TF Encrypted allows for seamless transition between using standard TF and the privacy-preserving version — the only difference is that instead of the usual tf.Tensor TFE uses PrivateTensor. Tensor additions are essentially the same, and tensor multiplications require computing servers (typically, 2 servers) to exchange special “masked tensors” (which are an extension of Beaver’s trick for tensors). So, while data exchange during instantiation of private tensors and multiplication has to be implemented manually, other methods and utilities from TF work just as they do in standard local computation.

PySyft is similar to TFE, but also allows to use pyTorch as backend. Unlike TFE, it also allows provides out-of-the-box tools for differential privacy and federated learning. Differential privacy and federated learning are not privacy-preserving ML techniques, but rather techniques for aggregating user data that are anonymous by design. Although this is out of scope of this article, this Google blogpost provides a quick overview with a number of in-depth sources.

Security considerations

MPC could potentially present an alternative to homomorphic encryption for facilitating privacy-preserving machine learning computation. A significant advantage of the MPC approach compared to HE is the existence of developed toolkits specifically tailored to machine learning (in contrast to HE, where existing implementations only provide a low-level interface). Additionally, performance tests suggest that, while the computational overhead is still quite large, it is several orders of magnitude lower than in HE.

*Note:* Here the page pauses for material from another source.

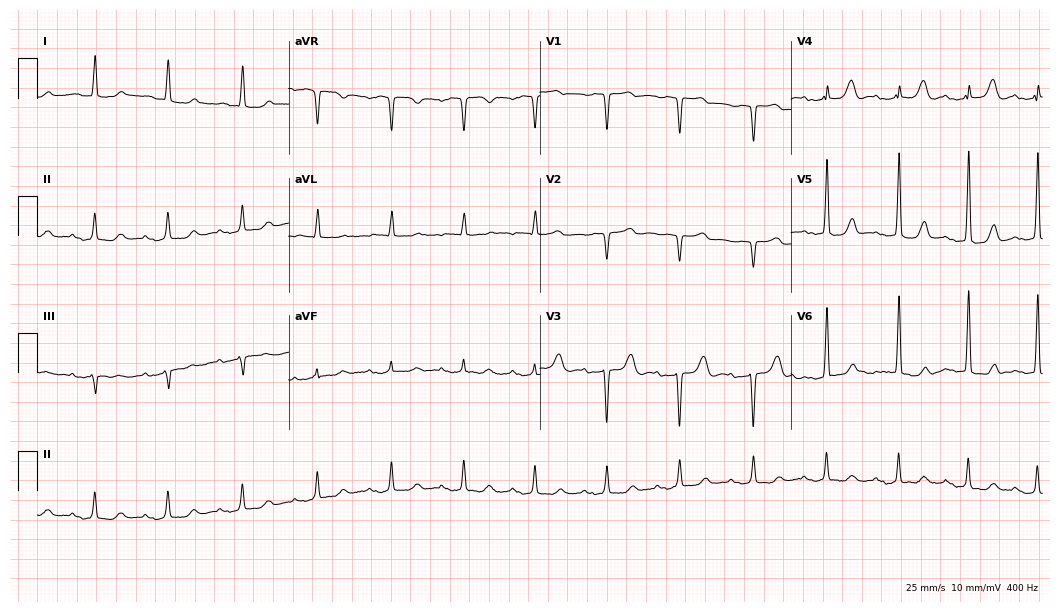
ECG — an 83-year-old female. Labelled as a normal ECG.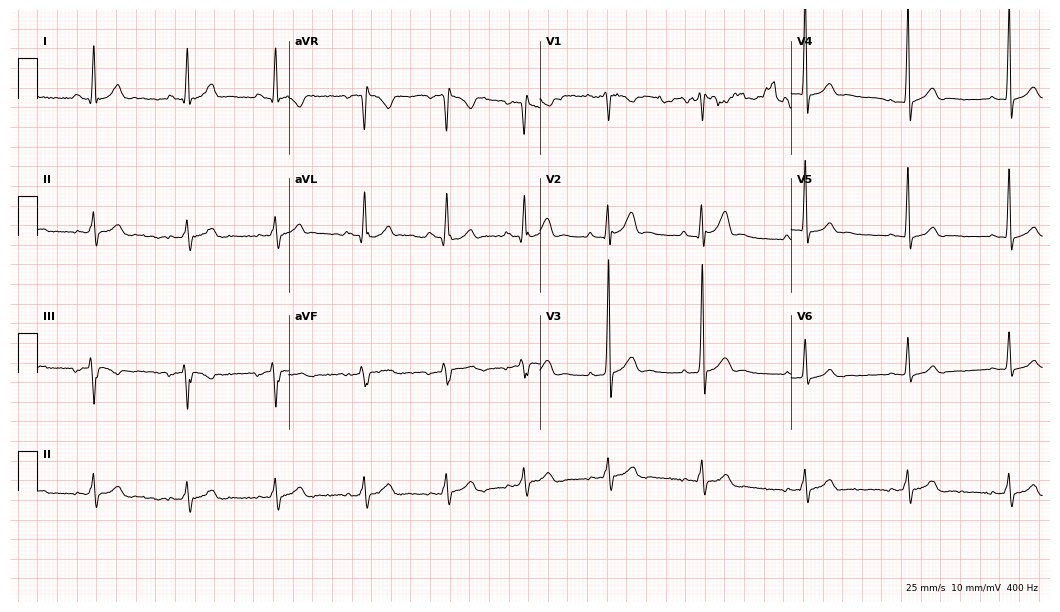
12-lead ECG (10.2-second recording at 400 Hz) from a 23-year-old man. Screened for six findings — first-degree AV block, right bundle branch block, left bundle branch block, sinus bradycardia, atrial fibrillation, sinus tachycardia — none is recorded. Only these six findings were labelled.

However, there are challenges that complicate practical use of SPDZ and similar protocols for ML:

Current MPC protocols have severe communication bottlenecks — essentially, each multiplication gate requires a round of communication from computation nodes. Considering that communication performance tests (presented, e.g., here) show significant slowdown even when performed on different sockets on the same machine (i.e., without latency), adding latency for each multiplication gate would likely make the system impractical. Although this can be somewhat remedied by applying multiplication to whole tensors (which is done often in practice), the problem will remain on a smaller scale.
Current MPC protocols employ strong security assumptions within the so-called “passive-but-curious” or “semi-honest” adversary model, which assumes that (in the concrete case of 2PC) only one of the computing nodes is corrupted at any time. This is highly restrictive in any setting, especially fully trustless networks — one of the parties in an ML computation (the data owner or the model owner) can simply bribe both computing nodes and recover shares of their counterparty’s data/model weights. Although there are MPC protocols that assume stronger adversaries, they are mostly concerned with ensuring the computation correctness, and do not protect from data leakage.
Most MPC protocols only support addition and multiplication circuits, and more complex non-polynomial operations (such as equality checks and comparisons) require additional techniques which increase overhead.

Conclusion

MPC protocols for privacy-preserving ML solve a very relevant modern problem, and, as such, R&D in this sphere is extremely active. Just in the last 2 years there were a number of significant publications and released implementations.

Although protocols and their implementations are (as of yet) unfit for fully trustless environments due to their strong assumptions on lack of collusion, they already can be used in certain limited scenarios.

We believe that any researcher in cryptography or DLT should be at least aware of this field, as the current rate of R&D implies that practical solutions will soon appear, opening a possibility for more ethical and transparent practices in handling of user data.